Task to carry out
Your answer is the lines below, exactly, from the one that contains "Lateral, L wrist" through the one that contains "fracture: 1 @ (285, 381, 391, 457)", both included.

Segment Start: Material to process

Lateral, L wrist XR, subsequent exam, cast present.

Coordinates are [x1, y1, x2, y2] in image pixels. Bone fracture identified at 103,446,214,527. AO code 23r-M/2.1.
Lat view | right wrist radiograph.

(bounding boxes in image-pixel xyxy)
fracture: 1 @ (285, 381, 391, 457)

Segment End: Material to process
Segment Start: Material to process

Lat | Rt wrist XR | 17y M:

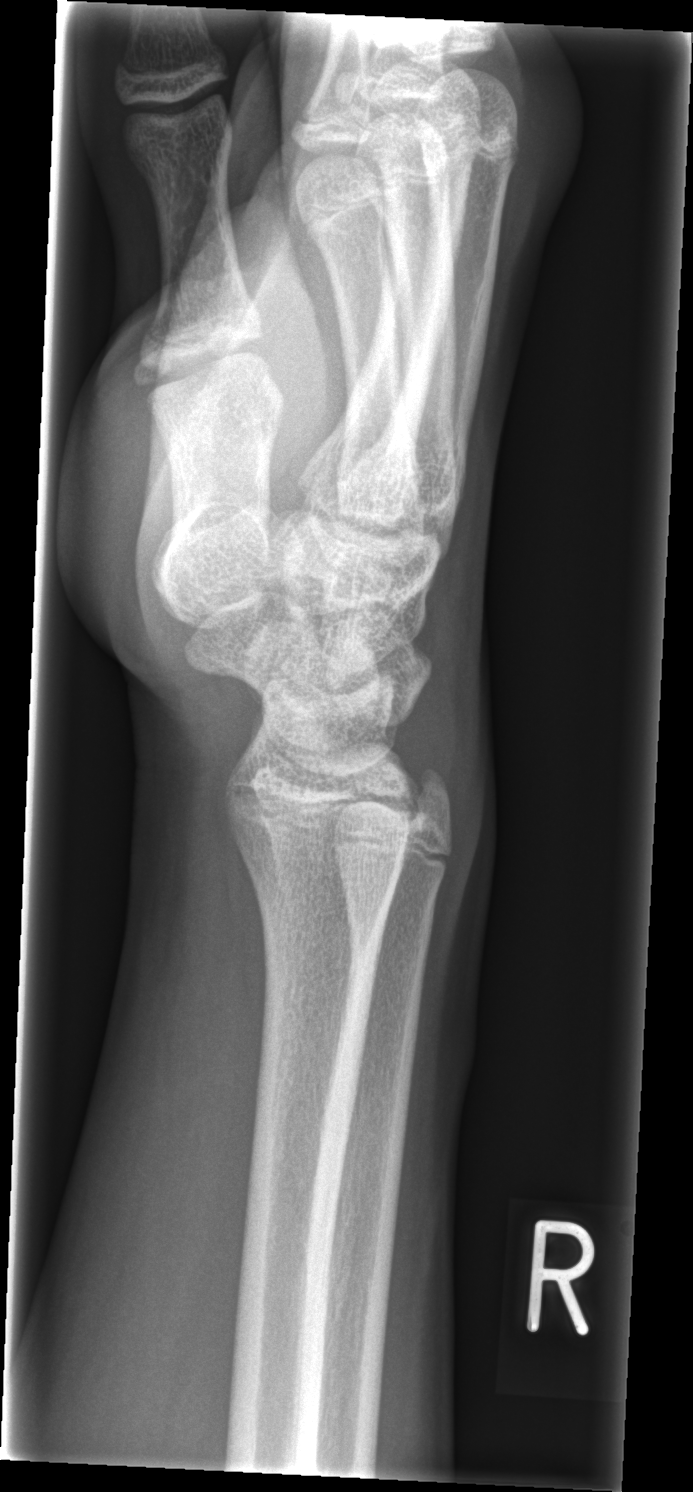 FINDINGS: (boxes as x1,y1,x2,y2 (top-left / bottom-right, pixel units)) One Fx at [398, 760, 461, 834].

Segment End: Material to process
Segment Start: Material to process

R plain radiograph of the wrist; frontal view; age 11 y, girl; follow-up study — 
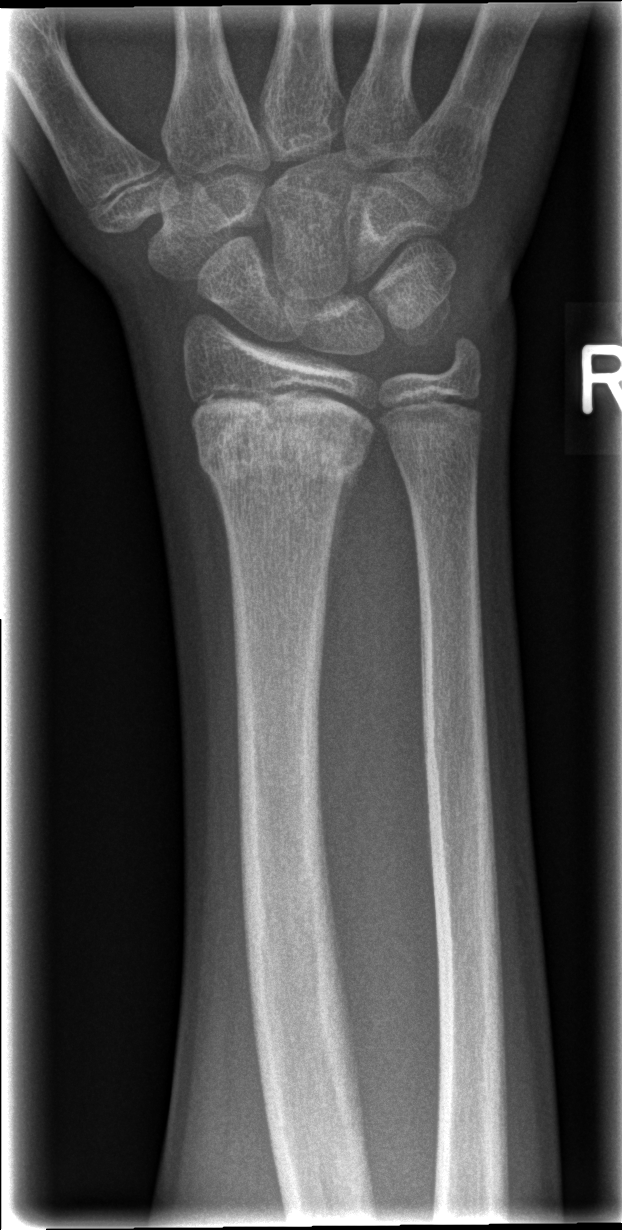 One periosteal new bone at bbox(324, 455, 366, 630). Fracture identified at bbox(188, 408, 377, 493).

Segment End: Material to process

Your response
Lateral, L wrist XR, subsequent exam, cast present.

Coordinates are [x1, y1, x2, y2] in image pixels. Bone fracture identified at 103,446,214,527. AO code 23r-M/2.1.
Lat view | right wrist radiograph.

(bounding boxes in image-pixel xyxy)
fracture: 1 @ (285, 381, 391, 457)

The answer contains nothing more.